С такой же великой осторожностью власти действовали по отношению к Сталину. Вскоре произошедшая чистка среди историков прекрасно показала предел этой десталинизации. Историк Е. Н. Бурджалов, заместитель главного редактора журнала «Вопросы истории» напечатал статью «Тактика большевиков в марте и апреле 1917 года» (май 1956), где подчеркнул неустойчивую позицию Сталина, который в это время не был стопроцентным и безусловным ленинцем. В марте 1957 года по указу центрального комитета партии Бурджалов был снят с поста заместителя редактора и его статья подверглась строгой критике.
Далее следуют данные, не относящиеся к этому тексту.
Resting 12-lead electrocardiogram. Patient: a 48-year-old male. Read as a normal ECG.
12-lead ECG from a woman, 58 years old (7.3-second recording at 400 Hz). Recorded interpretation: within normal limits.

В то же время Панкратова, главный редактор журнала «Вопросы истории», которая вместе с Микояном была единственным оратором на открытом заседании двадцатого съезда, критикующим Сталина, отделалась лишь общественным порицанием. Таким образом, не только в политике, но и в исторических работах обличение «культа личности» сводилось к минимуму.
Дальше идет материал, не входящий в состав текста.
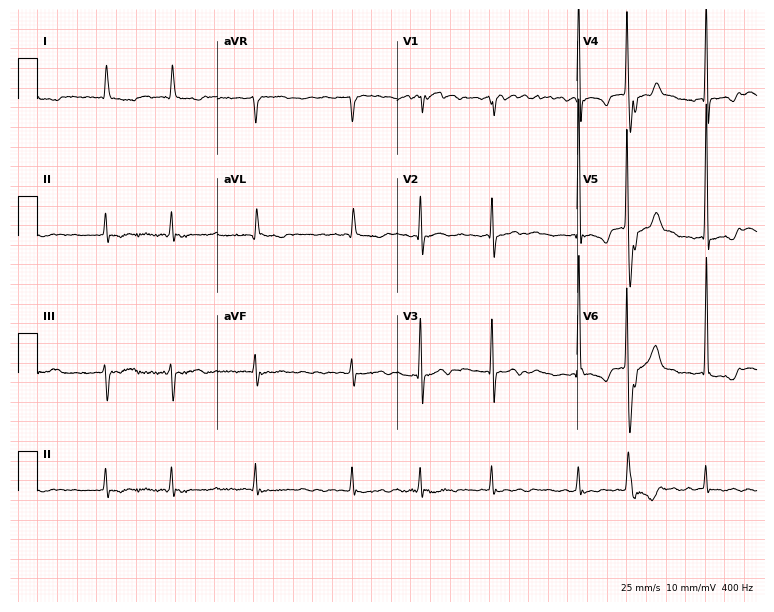
Standard 12-lead ECG recorded from a woman, 84 years old. The tracing shows atrial fibrillation.

Двадцать первый съезд, состоявшийся в 1959 году, хоть и названный «чрезвычайным», вопреки всеобщему ожиданию, не прибавил ничего нового к борьбе с «культом личности». Тем не менее, три месяца спустя после съезда Хрущев в первый раз публично, на третьем съезде советских писателей, признал существование доклада на закрытом заседании: «Разве кто-то нас заставлял представлять доклад о культе личности и его последствиях на двадцатом съезде и оповещать о всех недостатках, с ним связанных? Никто…»>{40}
В противоположность предыдущему съезду, двадцать второй должен был многих удивить, в том числе и тогда еще никому не известного Александра Солженицына: «После бесцветного XXI съезда, втуне и безмолвии оставившего все славные начинания XX-го, никак было не предвидеть ту внезапную заливистую яростную атаку на Сталина, которую назначит Хрущев XXII съезду! И объяснить ее мы, неосведомленные, никак не могли! Однако она была, и не тайная, как на XX съезде, а открытая! Давно я не помнил такого интересного чтения, как речи на XXII съезде»>{41}.
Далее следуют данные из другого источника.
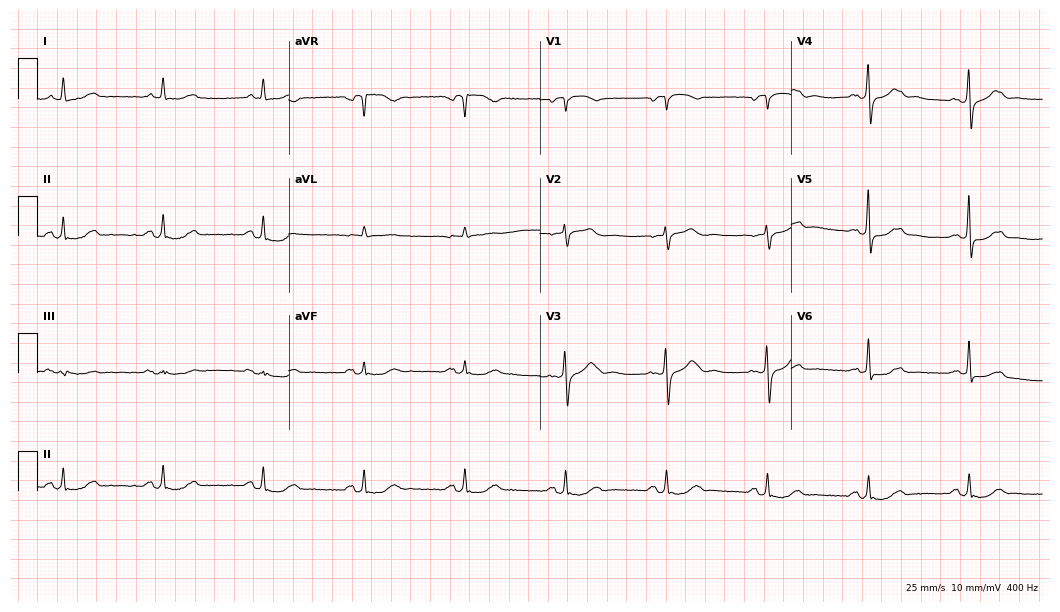
ECG (10.2-second recording at 400 Hz) — an 83-year-old man. Screened for six findings — first-degree AV block, right bundle branch block (RBBB), left bundle branch block (LBBB), sinus bradycardia, atrial fibrillation (AF), sinus tachycardia — none is recorded. Other findings, if any, are not listed.

Разумеется, в и этот раз Хрущев следовал отнюдь не за внезапным движением своей совести, когда повел вторую атаку на Сталина, закончившуюся тем, что труп тирана был вынесен из мавзолея. Нет, та борьба, которую Хрущев вел против мертвого Сталина, была лишь отражением и составной частью всей его борьбы против сталинистов, оставшихся в живых, которые, возможно, становились для него все более угрожающими. Почти все докладчики, выступавшие на двадцатом съезде с критикой Сталина, в то же время обличают «антипартийную группу», обвиняя того или иного ее участника в превышении власти или соучастии в сталинских преступлениях. «Внутренние сталинисты» были не единственной мишенью, в которую целился Хрущев. Возобновляя свои нападки на Сталина, Хрущев одновременно метил и во «внешних сталинистов», в албанских и китайских коммунистов; конфликт компартии СССР с ними становился уже публичным. В Тиране открыто, в Пекине более завуалированно начинали осуждать действия Хрущева на двадцатом съезде и его разоблачение «культа личности».